Unlike other modern technologies, artificial intelligence (AI) is autonomous and adaptive — meaning you can use it to automate your threat-hunting process. Instead of spending all day on mundane, time-consuming tasks, you can fast-track your analysis and investigation.
How Can You Use AI in Threat Hunting and Analysis?
Traditional threat hunting is a tedious process. Manually analyzing logs, reviewing alerts and identifying indicators of compromise is incredibly time-consuming. However, if you automate with AI, you can free up your time and focus on more critical matters.
You can trigger search processes with AI or detect hidden threats while analyzing. Since it works in real time, it can even send you alerts as soon as it identifies something. While the software autonomously reviews logs and tries to identify patterns in the attacker’s tactics, you can focus on the in-depth parts of your investigation.
Why Should You Use AI to Automate Threat Hunting?
You should consider automating your threat hunting and analysis process because there are virtually no downsides to doing so. You become more productive, reduce your workload and improve your organization’s cybersecurity without lifting a finger.
Here are the main benefits of automating threat hunting with AI:
- Rapid processing speed: Even if you’re a seasoned professional, you can’t compete with the unmatched processing speed of AI. It can absorb massive data sets in seconds, turning an all-day duty into a quick task.
- Consistent accuracy: For almost half of all IT professionals, over 40% of alerts are false positives. They often spend 20% of their workday chasing these mis-directions. AI can organize reported threats for you, ensuring you only get genuine notifications.
- Unparalleled pattern detection: Since this process often involves unknown threats, knowing what to look for can be challenging. Fortunately, AI can quickly detect patterns humans can’t.
- Task automation: Workplaces overwhelm almost 90% of workers with many repetitive, tedious tasks. With AI, you can enjoy your free time or move on to more critical duties.

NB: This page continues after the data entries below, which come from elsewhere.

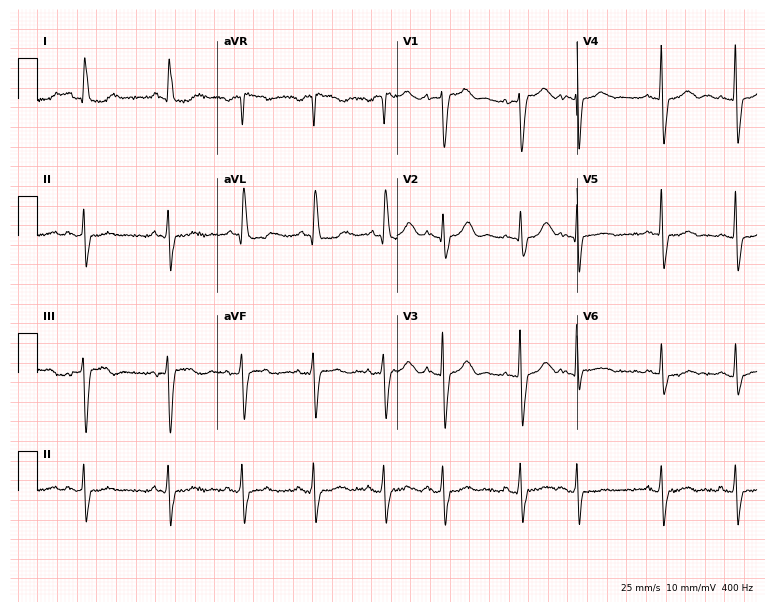
12-lead ECG from a female, 81 years old. Screened for six findings — first-degree AV block, right bundle branch block (RBBB), left bundle branch block (LBBB), sinus bradycardia, atrial fibrillation (AF), sinus tachycardia — none is recorded. Findings outside these six are not listed.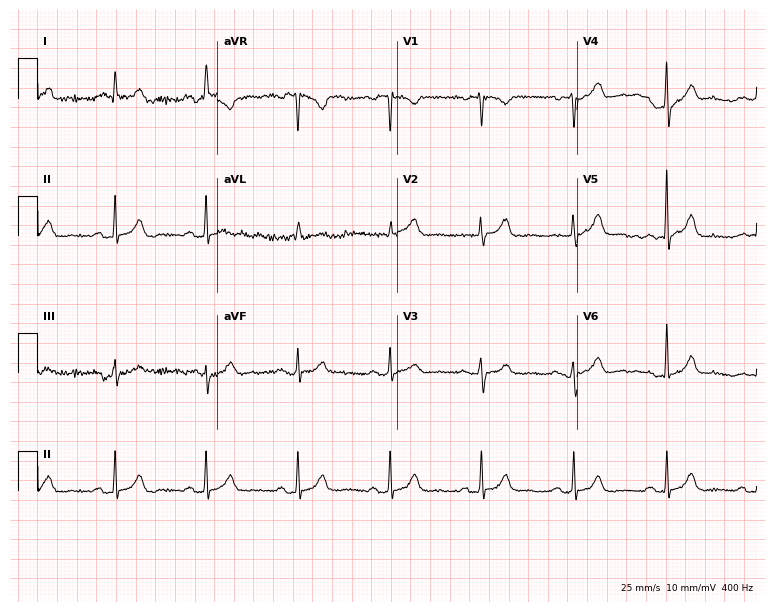
Resting 12-lead electrocardiogram. Patient: an 80-year-old man. Read as a normal ECG.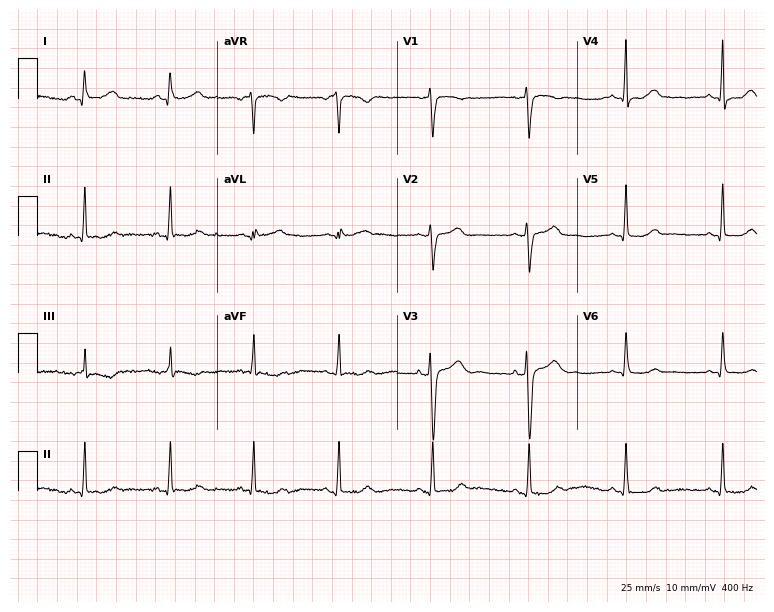
Standard 12-lead ECG recorded from a 42-year-old female patient. None of these six findings is recorded: first-degree AV block, right bundle branch block, left bundle branch block, sinus bradycardia, atrial fibrillation, sinus tachycardia.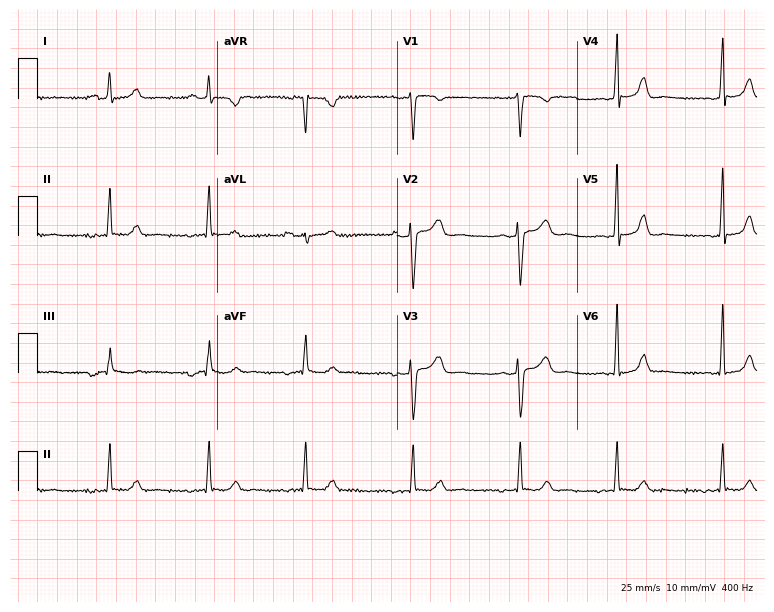
ECG — a 30-year-old female. Screened for six findings — first-degree AV block, right bundle branch block (RBBB), left bundle branch block (LBBB), sinus bradycardia, atrial fibrillation (AF), sinus tachycardia — none is recorded. Findings outside these six are not listed.

- Constant adaptation: The cybersecurity landscape constantly shifts, so it can be hard to predict the next threat. However, since machine learning models can continuously adapt, they can remain one step ahead of attackers.
If you’re like most people in the industry, you deal with near-constant alerts and emerging threats. If you want to keep up with everything and maintain cybersecurity, AI is one of the best tools at your disposal.
Tips for Using AI to Analyze and Hunt Cyber Threats
While AI-powered automatic threat hunting and analysis is relatively straightforward, there are some things you may overlook at first. Here are some important considerations to keep in mind.
1. Leverage Predictive Analytics
Predictive analytics is one of the most popular AI applications of 2023 because it’s incredibly practical. You can feed your model historical and current data sets to get an idea of what you should look for. It can dramatically improve your investigation’s pace and accuracy. After all, the entire point of threat hunting and analysis is to be proactive.
2. Act in a Supporting Role
Although most technologies can’t match your AI model’s complex analysis and processing capabilities, it still needs human support. Even if it can technically perform without your intervention, it will be much more accurate and precise if you step in. After all, algorithms can’t think critically or possess abstract thoughts.
Although AI outperforms most other technologies and functions well even under extreme operating parameters, it may encounter an issue it can’t overcome on its own. It’s best to let it take over the repetitive, mundane tasks — like evidence gathering or pattern analysis — and help it with complex investigation responsibilities.
3. Reduce Bias and Manipulation
Even if you’re sure your initial training data was bias-free, there’s always a chance of manipulation down the line. In fact, you could poison today’s most popular data sets. It only costs $60 to manipulate 0.01% of COYO-700M or LAION-400M — some of the most extensive and widely used ones in existence.
A 0.01% impact may seem insignificant, but even a inor percentage of poisoned information can permanently impact algorithms. To prevent this, only train your model on secure data sets. If you want to use an open-source resource, make sure it uses cryptographic hash functions or some other method to prove data integrity.
4. Leverage Generative AI
Before using your AI to hunt cyber threats, consider training it with synthetic data. An artificial data set is ideal since there are very few accurate, valuable details on unknown threats. Generative models can produce relevant, realistic information. For example, they could create potential use cases, limitations and identifying signs for an emerging malware.
Alternatively, you can use generative AI to streamline your daily duties. If you enter the right prompt, you can get it to automate your workflows. The process takes seconds and could save you hours, so it’s a valuable use of your resources.
Threat Hunting Has Never Been Easier
Automated threat hunting is faster and more accurate than the manual method. Instead of spending all of your time sifting through alerts and false positives, you can streamline your entire process.